Summary (from the inside flap of the book): Tim Macbeth is a seventeen-year-old albino and a recent transfer to the prestigious Irving School, where the motto is "Enter here to be and find a friend." Time does not expect to find a friend; all he really wants to do is escape his senior year unnoticed. Despite his efforts to blend into the background, he finds himself falling for hte quintessential it-girl Vanessa Sheller, girlfriend of Irving's most popular boy. To Tim's surprise, Vanessa is into him too, but she can kiss her social status goodbye if anyone finds out. Tim and Vanessa begin a clandestine relationship while looming over them is the Tragedy Paper, Irving's version of a senior-year thesis, assigned by the school's least forgiving teacher, Mr. Simon.

Review: Another book based at a boarding school (I recently read Looking for Alaska by John Green and Black Boy White School by Brian F. Walker) and this one is quite different again. It feels so good to be on a great reading streak of YA books!

I like the format that this book takes: Tim has already graduated from the Irving School the previous June, but has left behind audio CDs that tell his story.
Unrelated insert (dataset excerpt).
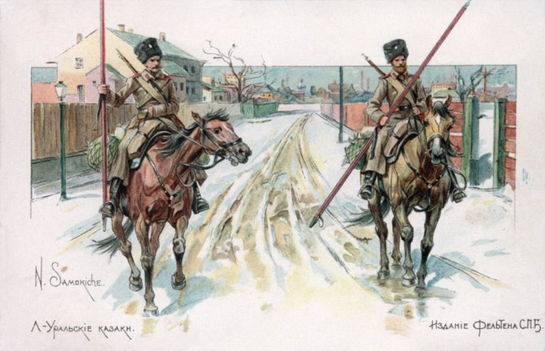 N. Samokiche. Л-Уральские казаки. Издание Фельтена. С.П.Б.
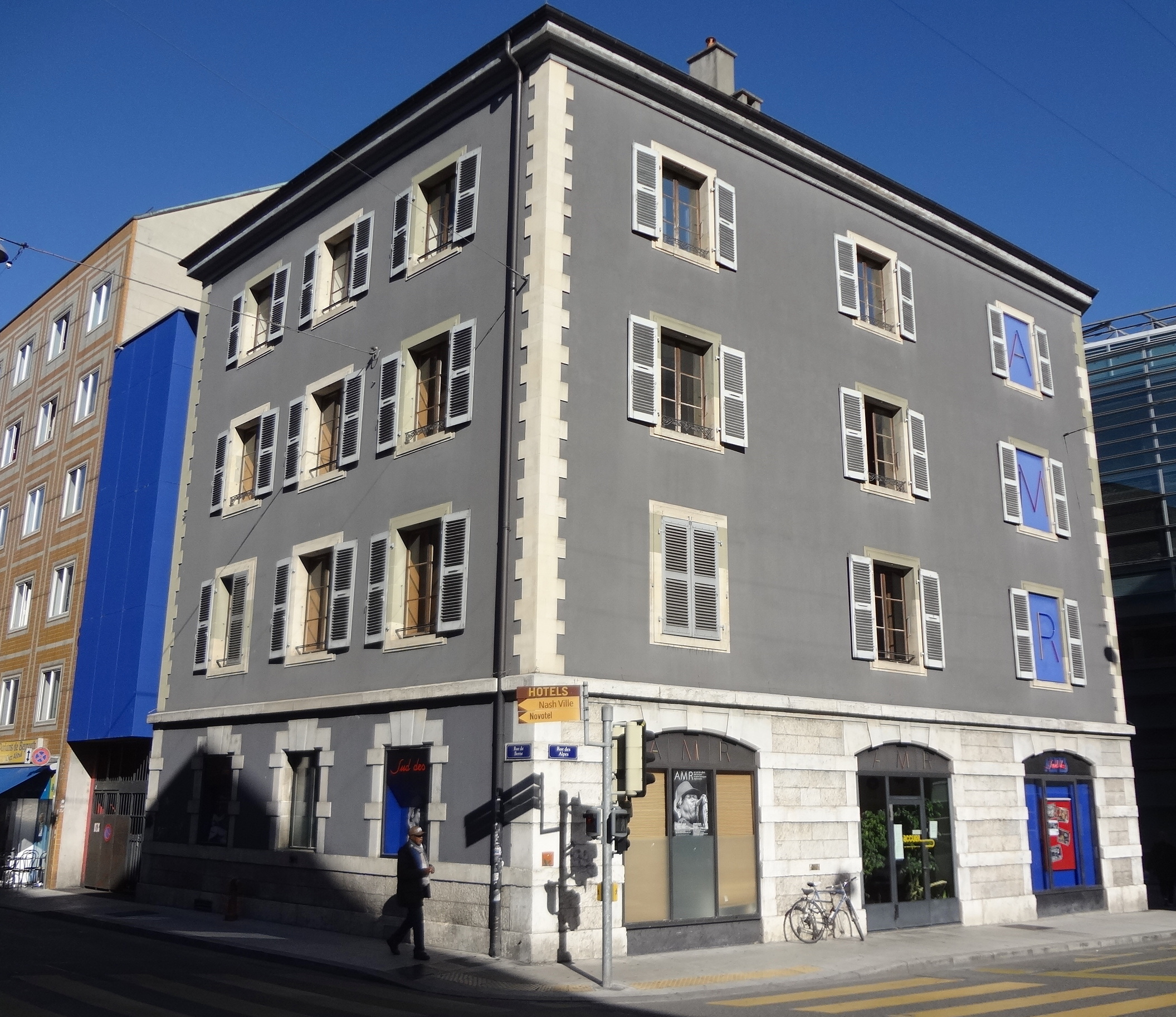 Bâtiment principal de l'AMR à Genève.

It is through these CDs, and their new owner, Dunan, that the reader learns about Tim, Vanessa, Patrick (the boyfriend), and the events that make up the basis for the novel. Most chapters are Duncan listening to Tim's CDs, but we also get a few chapters of Duncan's current life in the dorms and how listening to Tim's story is affecting him.

And the Tragedy Paper is ever-present. I suppose it's a character all its own, really. All seniors write one, it looms over them from day one, and it connects neatly with Tim and Duncan's experiences of the previous year. In the author's acknowledgements he says that his school had a Tragedy Paper assigned to seniors and that's where the idea came from. I love it when the author's life inserts itself as the basis for the novel and they admit it!

The story and characters are believable, the cover fits the book really well, and I was pulled into the world of the Irving School from the very start.